Referring to FIGS. 2 and 3, the probe set 20 preferably includes an adhesive layer (preferably a pressure sensitive adhesive) 50 for facilitating attachment of the probe set 20 to a surface of a container 100 that defines an enclosed space 109 whose analyte volume fraction (V_A) (e.g., Y_O2) is to be measured, with the photoluminescent solid state composition 30 on each probe 21 and 22 facing outward from the container 100 through an area of the container 100 that is transparent or translucent to radiation at the excitation and emission wavelengths of the dye 31 in the photoluminescent solid state compositions 30 forming the first 21 and second 22 probes. The adhesive 60 may, but should not cover the photoluminescent solid state compositions 30.

The materials of construction can be selected to provide the probe set 20 with an appropriate balancing of cost and useful lifespan. Generally, the probe set 20 should be constructed to ensure a useful lifespan of at least two to three months, preferably six to twelve months, for purposes of allowing the probe set 20 to be retained in inventory for several months prior to use and providing a probe set 20 that can remain effective from a few weeks to a few months after it has been deployed in a hermetically sealed package or container 100.

Referring to FIG. 1, the useful lifespan of probe sets 20, more precisely the lifespan of the second probes 22, can be increased by hermetically sealing the probe sets 20 within a gas impermeable outer package 80 along with a gaseous headspace (unnumbered) having a volume fraction of oxygen (V_O2) substantially the same as that within the cavity 59 of the second probes 22 (i.e., within 10%, preferably within 2% and most preferably within 0.5%).

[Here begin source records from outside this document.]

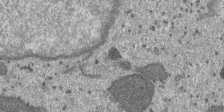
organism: Human
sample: Lung epithelial cells infected with SARS-CoV-2
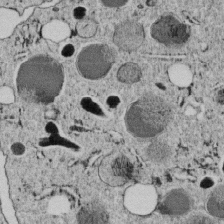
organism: C. elegans
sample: C. elegans embryo early stage
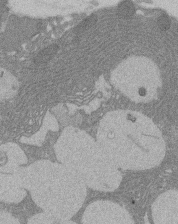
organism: Rat
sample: Salivary granule
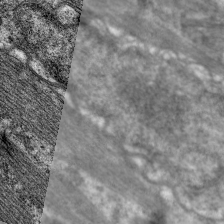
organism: C. elegans
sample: Pharynx
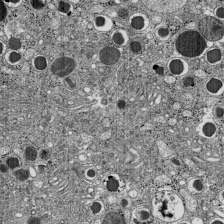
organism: C57BL Mouse
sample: Pancreatic islet
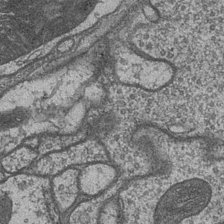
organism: Drosophila
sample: Optic medulla
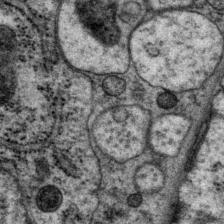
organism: P. pacificus
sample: Pharynx
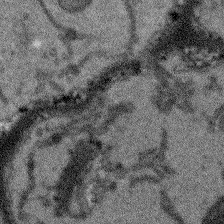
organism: Arabidopsis thaliana
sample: Root tip
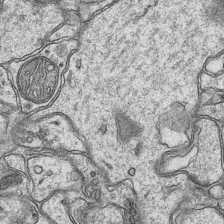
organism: Mouse
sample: CA1 Hippocampus
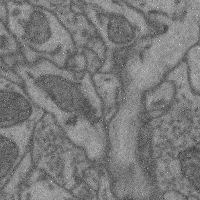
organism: Mouse
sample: Cerebral cortex
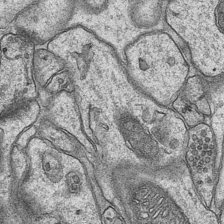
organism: Mouse
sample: CA1 Hippocampus
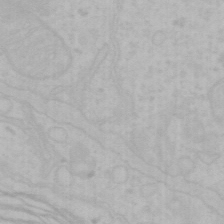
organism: Mouse
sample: Choroid plexus
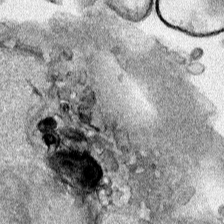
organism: Human
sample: Mitochondria in HCT116 cells
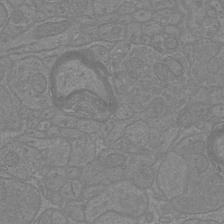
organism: Mouse
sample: Cortical neurons
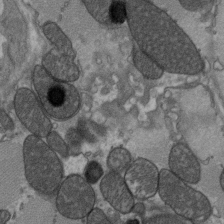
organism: C57BL Mouse
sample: Heart
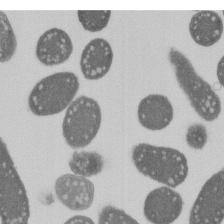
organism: E. coli
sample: Bacterial nucleoid
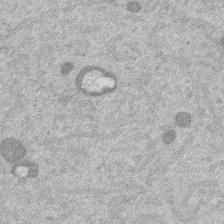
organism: Mouse
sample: Dividing mouse embryo 1 cell stage
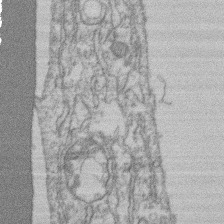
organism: Mouse
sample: T cell stromal cell synapse
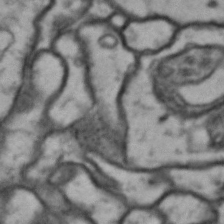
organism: Drosophila
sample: Brain
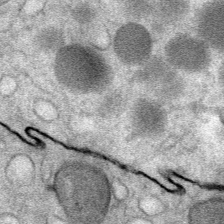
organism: Mouse
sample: Mouse Salivary gland
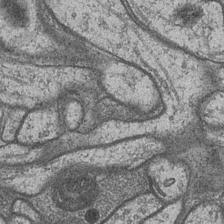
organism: Drosophila
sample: Optic medulla
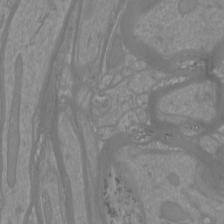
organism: Mouse
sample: Cortical neurons
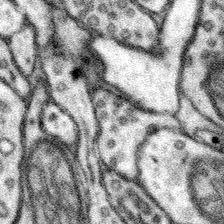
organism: Mouse
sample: Somatosensory cortex neuropil
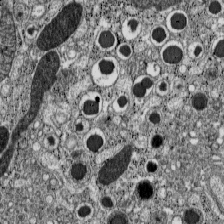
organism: C57BL Mouse
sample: Pancreatic islet
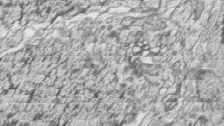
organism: Zebrafish
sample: synaptic ribbons in rod cells and cone cells
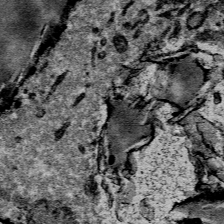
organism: Mouse
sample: Mouse Salivary gland
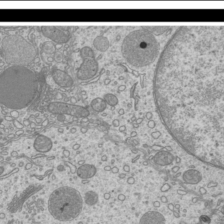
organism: Mouse
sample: Cilia; mouse epididymis
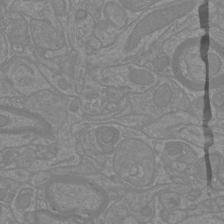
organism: Mouse
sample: Cortical neurons
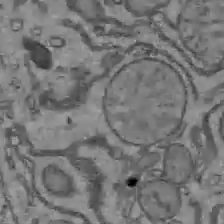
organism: C57BL Mouse
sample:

Referring to FIGS. 1, 2 and 3, probe sets 20 can be conveniently produced by employing blister pack packaging technology to package a mass of a photoluminescent solid state composition 30 within hermetically sealed, flexible, gas impermeable pockets 57 to form an array of probes 10 all functional as a second probe 22. Selected pockets 57 can then be perforated so as to place in the photoluminescent solid state composition 30 within the pocket 57 into fluid communication with the surrounding environment, thereby converting such pockets 57 from a second probe 22 to a first probe 21. The photoluminescent solid state composition 30 can be coated onto either the lidding 40 or the formable web 50 forming each pocket 57.

Probe sets 20 can be provided in an easily accessible and dispersible format by providing an array 10 of pockets 57 having two columns, with the pockets 57 in one column 10_{Column 1} formed into first probes 21 by perforating the pockets 57, and the pockets 57 in the other column 10_{Column 2} formed into second probes 22 whereby each row 10_Row forms a probe set 20. A line of weakness 19, such as a line of perforations, can be provided between each row 10_Row so that individual probe sets 20 can be quickly and easily separated from the blister pack by machine or hand. Referring to FIG. 1, the blister pack is preferably sufficiently supple to be rolled onto a core (unnumbered) for facilitating packaging, storage, shipping and handling.

Article of Commerce Equipped with a Probe Set 20

Referring generally to FIGS. 5, 6 and 7, a second aspect of the invention is an article of commerce comprising a product P, typically a labile product P, packaged within a hermetically sealed container 100 with a probe set 20 positioned within the headspace 108 of the container 100.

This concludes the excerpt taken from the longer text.